Published in final edited form as: Brain Behav Immun. 2018 Aug 3;73:161–162. doi: 10.1016/j.bbi.2018.08.002

The contribution of microglia to “immunization against stress”

Miles Herkenham 1
PMCID: PMC7418074  NIHMSID: NIHMS1615772  PMID: 30077589

Graham Rook and Christopher Lowry have been studying Mycobacterium vaccae (M. vaccae) for quite some time. Let’s say it all started with dirt, or more specifically, the benefits of some kinds of dirt as put forth in the “old friends” hypothesis. The hypothesis posits that early-life exposure to diverse macro- and microorganisms and microbiota that accompanied mammalian evolution tunes and primes our immune systems to withstand later insults (Rook et al., 2013). One of the “old friends” is M. vaccae, a nonpathogenic species of the Mycobacteriaceae family of bacteria that lives naturally in soil. Research has shown that these bacteria may be beneficial by programming the adaptive immune system. Animals immunized (by spaced subcutaneous injections) with heat-killed M. vaccae showed altered immune responses, with a skewing of the T helper lymphocyte profile towards Th1 (IFNγ producing) (Janssen et al., 2001) and away from Th2 (IL-5 producing) (Wang and Rook 1998). Consequently, M. vaccae immunization has been tested as an immunotherapy for a number of diseases such as allergic asthma, cancer, and tuberculosis. Now it is being considered as a treatment for depression. Lowry’s team in 2016 found that immunization of mice with M. vaccae prior to exposure to chronic psychosocial housing stress reduced stress-induced development of both colitis and anxiety via skewing of the adaptive immune system towards regulatory T (Treg) cells. Treg cells in turn produce anti-inflammatory cytokines, specifically, IL-10 and TGFβ (Reber et al., 2016). These striking findings attracted media attention for a potential therapeutic “immunization against stress” and made the top 10 list for breakthroughs by the Brain and Behavior Research Foundation that year.

The newest study by the Rook/Lowry team in collaboration with the Frank/Maier/Watkins team (Frank et al., 2018a) shows that immunization-induced changes in the peripheral immune system can translate to changes in the CNS via alterations in the microglial compartment. Their previous work indicated that following immunization, serotonin markers were elevated in the dorsal raphe nucleus, and microglia in the medial prefrontal cortex were more densely immunostained with the antibody Iba1 (Reber et al., 2016). However, little was known about how the peripheral immune signals were transmitted to brain and whether a central immune response was involved. Frank et al. (2018a) have now contributed important new insights to these mechanisms. In searching for suspects, the authors found that M. vaccae immunization elevated expression levels of Il4, Cd200r1, and Mrc1 mRNA and IL-4 protein while reducing levels of Nlrp3 (a key component of the inflammasome) and Nfkbia (IκBα, the rate-limiting molecule in NF-κB signaling) mRNA in the hippocampus. In general, the elevated transcripts are anti-inflammatory, and the reduced transcripts are pro-inflammatory. The cellular origin of these signals is not known, but microglia are a likely candidate.

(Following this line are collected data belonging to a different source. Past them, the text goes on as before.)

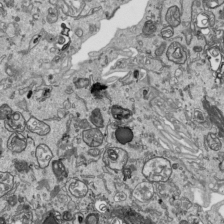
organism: Human
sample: Mitochondria in HCT116 cells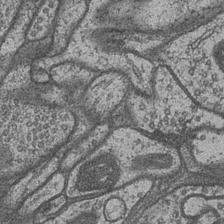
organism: Drosophila
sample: Optic medulla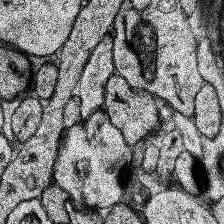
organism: Human
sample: Temporal Lobe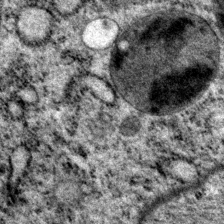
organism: P. pacificus
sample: Pharynx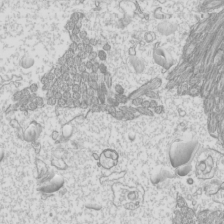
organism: Mouse
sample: Cilia; mouse epididymis

The acute stressor used in this study—exposure to a single session of 100 inescapable footshocks—decreased levels of Cd200 and increased levels of high-mobility group box 1 (Hmgb1) mRNA. These two genes are candidates that might translate stress effects onto altered microglial activity (Deczkowska et al., 2018, Weber et al., 2015). As predicted, prior M. vaccae immunization blunted those effects. The inescapable shock session primed the microglia as determined ex vivo by LPS challenge to isolated hippocampal microglia. Prior immunization blunted the priming of gene expression of Il1b and Nfkbia. Finally, as before, immunization blocked the stress-induced increases in anxiety behavior measured by the juvenile social exploration test.

Priming is a useful concept that describes the behavior of microglia in response to a new challenge after having been exposed to earlier challenges. Primed microglia may appear morphologically normal following the initial trigger—e.g., stress—and may only show their priming effect following a subsequent challenge—e.g., LPS stimulation. The authors argued that HMGB1, whose levels are affected by disrupted CD200:CD200R1 signaling (Frank et al., 2018b), is the major molecular mechanism that underlies microglial priming. A wide range of stressors can prime microglia (Calcia et al., 2016), and the generalizability of these data to other paradigms needs to be assessed.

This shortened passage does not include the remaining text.